A FERA ALÉM DA ESTRADA

I

A estrada era longa, pelo menos se pensarmos apenas na função para a qual fora feita. Eram quase quinze quilômetros ligando o principal aeroporto da cidade até a área que dava suporte logístico e operacional ao mesmo. Quando vista do alto, a via lembrava uma longa cicatriz no tapete verde onde estava incrustada. De um lado, um emaranhado de luzes, asfalto, aço, antenas, torres de comunicação, um ir e vir de pássaros de metal e gente agarrada a carrinhos com malas para todos os lados. Dali, além de rotas para os céus do mundo, existia também a possibilidade de saídas fáceis para a região metropolitana, por terra. Em contrapartida, na outra ponta, apenas o cinza tétrico dos prédios antigos a servir de cenário para a árdua tarefa de por tudo em ordem.

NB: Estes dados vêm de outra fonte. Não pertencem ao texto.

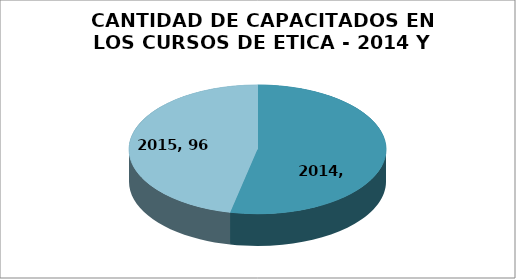
| Category | Series 1 |
|---|---|
| 0 | 110 |
| 1 | 96 |
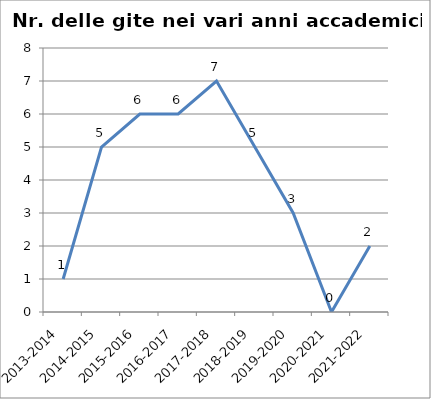
| Category | Nr. Gite Svolte |
|---|---|
| 2013-2014 | 1 |
| 2014-2015 | 5 |
| 2015-2016 | 6 |
| 2016-2017 | 6 |
| 2017-2018 | 7 |
| 2018-2019 | 5 |
| 2019-2020 | 3 |
| 2020-2021 | 0 |
| 2021-2022 | 2 |
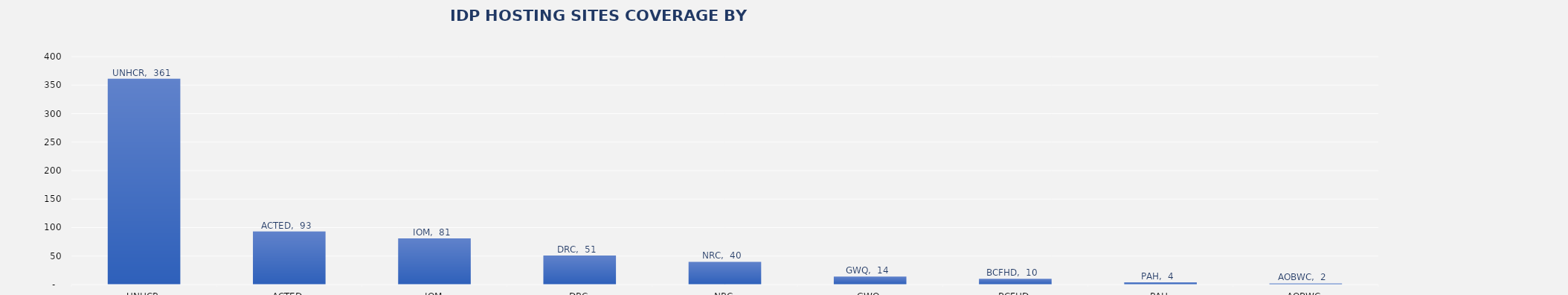
| Category | Total |
|---|---|
| UNHCR | 361 |
| ACTED | 93 |
| IOM | 81 |
| DRC | 51 |
| NRC | 40 |
| GWQ | 14 |
| BCFHD | 10 |
| PAH | 4 |
| AOBWC | 2 |
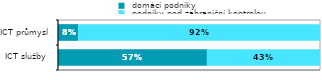
| Category |  domácí podniky |  podniky pod zahraniční kontrolou |
|---|---|---|
| ICT služby  | 0.568 | 0.432 |
| ICT průmysl | 0.077 | 0.923 |
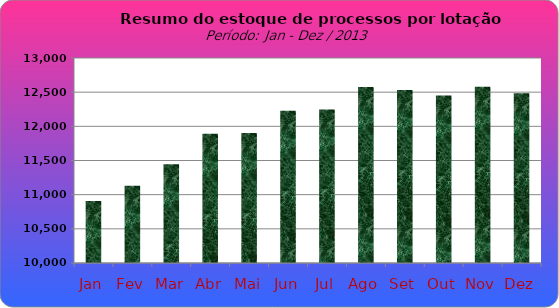
| Category | Series 0 |
|---|---|
| Jan | 10909 |
| Fev | 11131 |
| Mar | 11446 |
| Abr | 11893 |
| Mai | 11901 |
| Jun | 12228 |
| Jul | 12248 |
| Ago | 12576 |
| Set | 12532 |
| Out | 12450 |
| Nov | 12580 |
| Dez | 12485 |
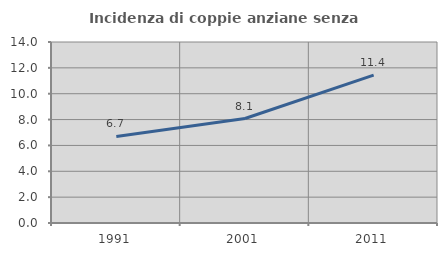
| Category | Incidenza di coppie anziane senza figli  |
|---|---|
| 1991.0 | 6.697 |
| 2001.0 | 8.08 |
| 2011.0 | 11.441 |
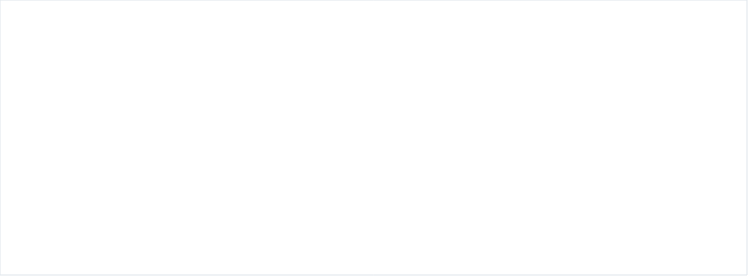
| Category | CXP CONSTITUIDAS | CANCELACIONES CXP | TOTAL PAGOS |
|---|---|---|---|
| A-FUNCIONAMIENTO | 7893.785 | 0 | 6858.44 |
| C-INVERSIÓN | 182.429 | 0 | 182.429 |
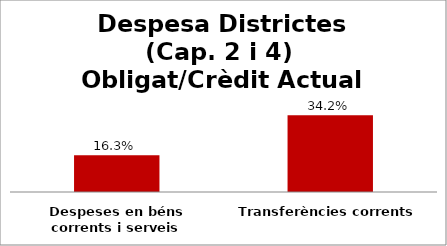
| Category | Series 0 |
|---|---|
| Despeses en béns corrents i serveis | 0.163 |
| Transferències corrents | 0.342 |
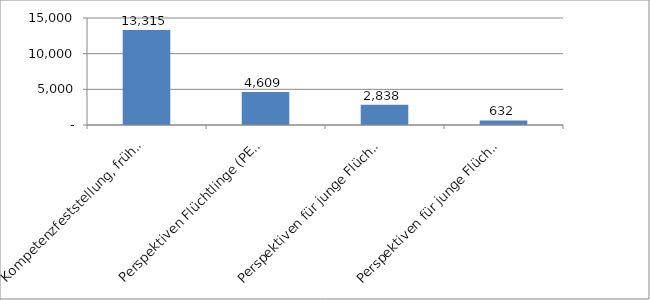
| Category | Series 0 |
|---|---|
| Kompetenzfeststellung, frühzeitige Aktivierung und Spracherwerb (KOMPAS) | 13315 |
| Perspektiven Flüchtlinge (PERF) | 4609 |
| Perspektiven für junge Flüchtlinge (PERJUF) | 2838 |
| Perspektiven für junge Flüchtlinge im Handwerk (PERJUF-H) | 632 |
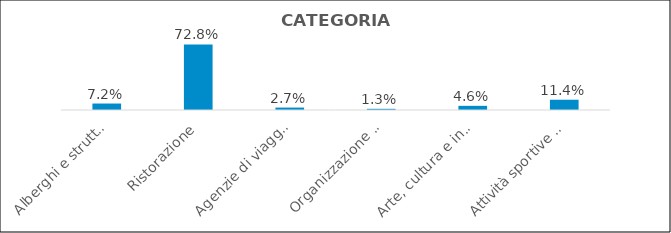
| Category | Series 0 |
|---|---|
| Alberghi e strutture ricettive | 0.072 |
| Ristorazione | 0.728 |
| Agenzie di viaggi e tour operator | 0.027 |
| Organizzazione di convegni e fiere | 0.013 |
| Arte, cultura e intrattenimento | 0.046 |
| Attività sportive e ricreative | 0.114 |
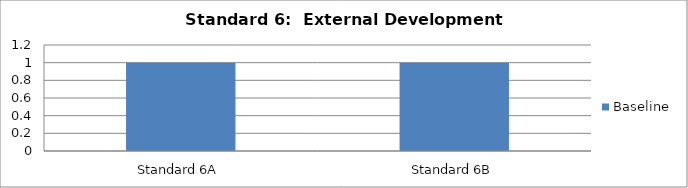
| Category | Baseline |
|---|---|
| Standard 6A | 1 |
| Standard 6B | 1 |
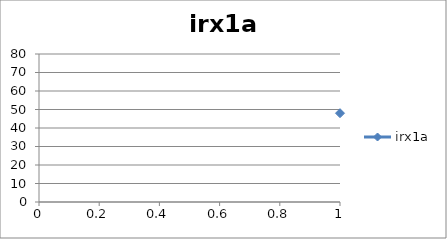
| Category | irx1a |
|---|---|
| 0 | 48 |
| 1 | 73 |
| 2 | 64 |
| 3 | 6 |
| 4 | 52 |
| 5 | 8 |
| 6 | 30 |
| 7 | 3 |
| 8 | 24 |
| 9 | 22 |
| 10 | 18 |
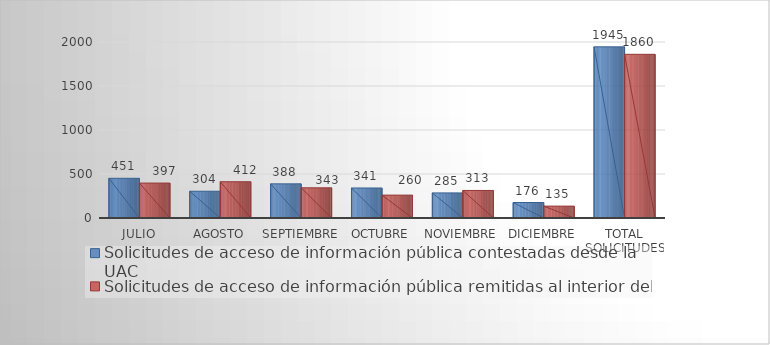
| Category | Solicitudes de acceso de información pública contestadas desde la UAC | Solicitudes de acceso de información pública remitidas al interior del Congreso |
|---|---|---|
| JULIO | 451 | 397 |
| AGOSTO | 304 | 412 |
| SEPTIEMBRE | 388 | 343 |
| OCTUBRE | 341 | 260 |
| NOVIEMBRE | 285 | 313 |
| DICIEMBRE | 176 | 135 |
| TOTAL SOLICITUDES | 1945 | 1860 |
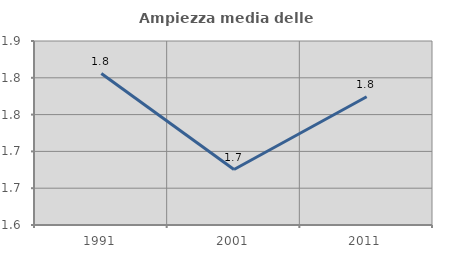
| Category | Ampiezza media delle famiglie |
|---|---|
| 1991.0 | 1.806 |
| 2001.0 | 1.675 |
| 2011.0 | 1.774 |
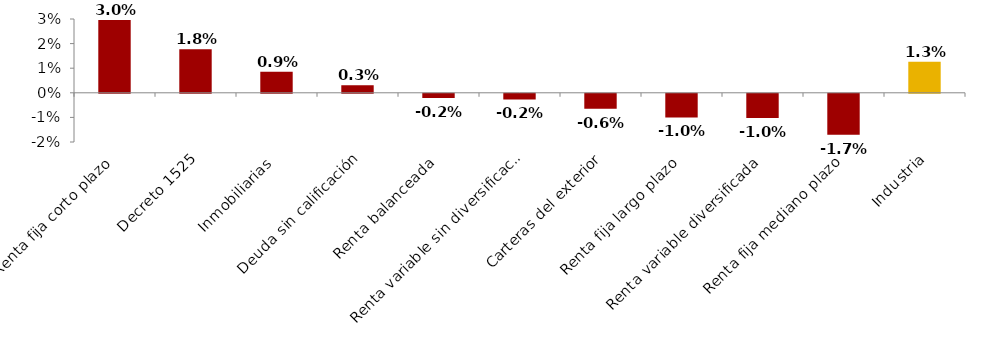
| Category | Series 0 |
|---|---|
| Renta fija corto plazo | 0.03 |
| Decreto 1525 | 0.018 |
| Inmobiliarias | 0.009 |
| Deuda sin calificación | 0.003 |
| Renta balanceada | -0.002 |
| Renta variable sin diversificación | -0.002 |
| Carteras del exterior | -0.006 |
| Renta fija largo plazo | -0.01 |
| Renta variable diversificada | -0.01 |
| Renta fija mediano plazo | -0.017 |
| Industria | 0.013 |
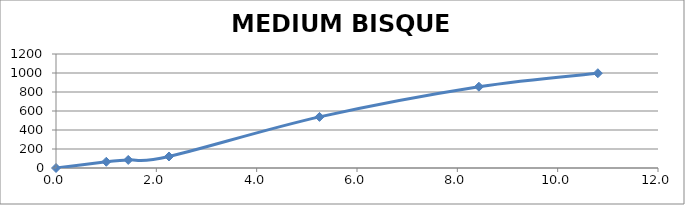
| Category | MEDIUM BISQUE CHART |
|---|---|
| 0.0 | 0 |
| 1.0025 | 65.556 |
| 1.44 | 85 |
| 2.2525 | 121.111 |
| 5.252500000000001 | 537.778 |
| 8.43028 | 855.556 |
| 10.80064666666667 | 997.778 |
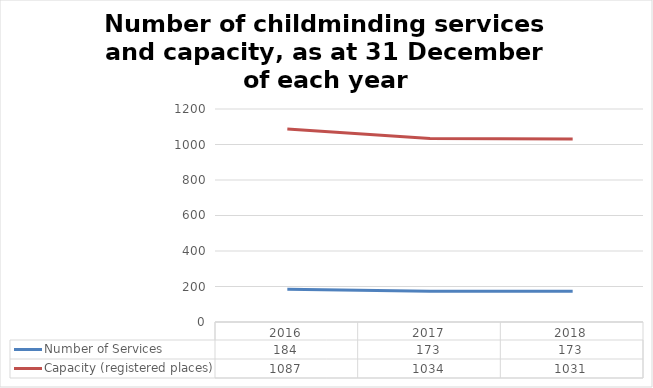
| Category | Number of Services | Capacity (registered places) |
|---|---|---|
| 2016.0 | 184 | 1087 |
| 2017.0 | 173 | 1034 |
| 2018.0 | 173 | 1031 |
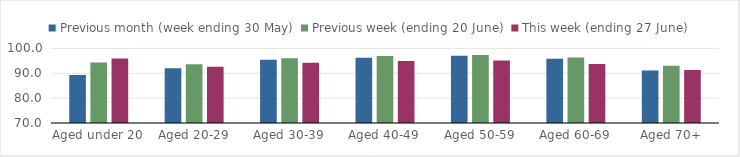
| Category | Previous month (week ending 30 May) | Previous week (ending 20 June) | This week (ending 27 June) |
|---|---|---|---|
| Aged under 20 | 89.303 | 94.314 | 95.901 |
| Aged 20-29 | 91.981 | 93.68 | 92.643 |
| Aged 30-39 | 95.479 | 96.096 | 94.2 |
| Aged 40-49 | 96.235 | 96.959 | 94.954 |
| Aged 50-59 | 97.027 | 97.384 | 95.184 |
| Aged 60-69 | 95.875 | 96.399 | 93.692 |
| Aged 70+ | 91.151 | 93.021 | 91.284 |
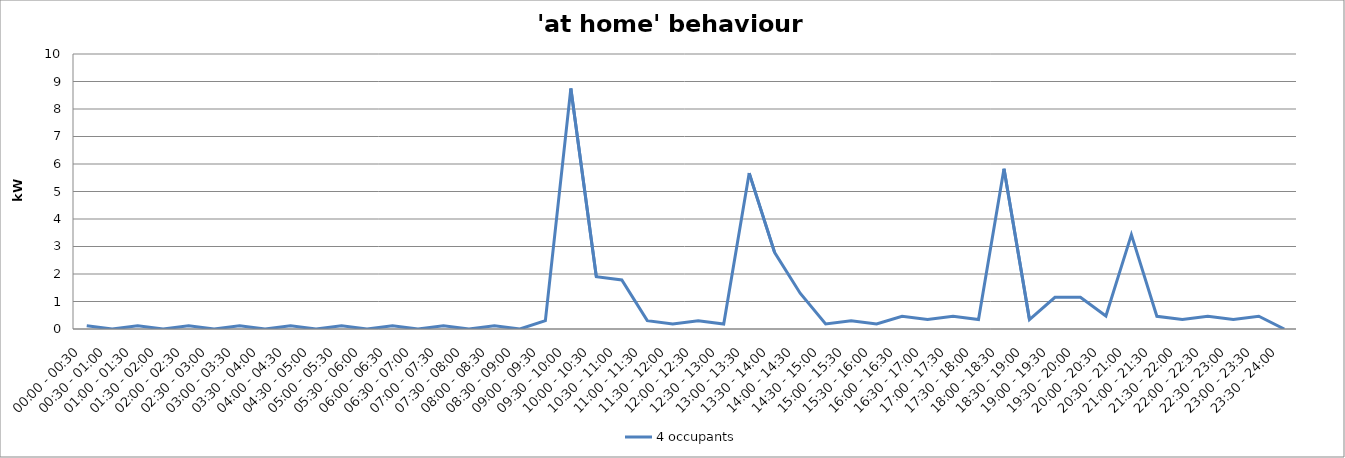
| Category | 4 occupants |
|---|---|
| 00:00 - 00:30 | 0.121 |
| 00:30 - 01:00 | 0 |
| 01:00 - 01:30 | 0.121 |
| 01:30 - 02:00 | 0 |
| 02:00 - 02:30 | 0.121 |
| 02:30 - 03:00 | 0 |
| 03:00 - 03:30 | 0.121 |
| 03:30 - 04:00 | 0 |
| 04:00 - 04:30 | 0.121 |
| 04:30 - 05:00 | 0 |
| 05:00 - 05:30 | 0.121 |
| 05:30 - 06:00 | 0 |
| 06:00 - 06:30 | 0.121 |
| 06:30 - 07:00 | 0 |
| 07:00 - 07:30 | 0.121 |
| 07:30 - 08:00 | 0 |
| 08:00 - 08:30 | 0.121 |
| 08:30 - 09:00 | 0 |
| 09:00 - 09:30 | 0.303 |
| 09:30 - 10:00 | 8.747 |
| 10:00 - 10:30 | 1.903 |
| 10:30 - 11:00 | 1.783 |
| 11:00 - 11:30 | 0.303 |
| 11:30 - 12:00 | 0.183 |
| 12:00 - 12:30 | 0.303 |
| 12:30 - 13:00 | 0.183 |
| 13:00 - 13:30 | 5.669 |
| 13:30 - 14:00 | 2.778 |
| 14:00 - 14:30 | 1.302 |
| 14:30 - 15:00 | 0.183 |
| 15:00 - 15:30 | 0.303 |
| 15:30 - 16:00 | 0.183 |
| 16:00 - 16:30 | 0.463 |
| 16:30 - 17:00 | 0.343 |
| 17:00 - 17:30 | 0.463 |
| 17:30 - 18:00 | 0.343 |
| 18:00 - 18:30 | 5.829 |
| 18:30 - 19:00 | 0.343 |
| 19:00 - 19:30 | 1.153 |
| 19:30 - 20:00 | 1.151 |
| 20:00 - 20:30 | 0.471 |
| 20:30 - 21:00 | 3.431 |
| 21:00 - 21:30 | 0.463 |
| 21:30 - 22:00 | 0.343 |
| 22:00 - 22:30 | 0.463 |
| 22:30 - 23:00 | 0.343 |
| 23:00 - 23:30 | 0.463 |
| 23:30 - 24:00 | 0 |

Pela via industrial – era esse o nome não oficial da estrada – não era permitido o trânsito de veículos particulares ou coletivos, somente viaturas de serviço ou automóveis de funcionários, devidamente credenciados, podiam circular. Essa medida fazia com que o fluxo circulatório fosse relativamente escasso quando comparado com uma via pública comum. E, além disso, a conservação até que era razoável, mais uma vez comparada aos trechos esburacados que encontramos por aí. Em ambas as margens, uma só tonalidade predominava: o verde.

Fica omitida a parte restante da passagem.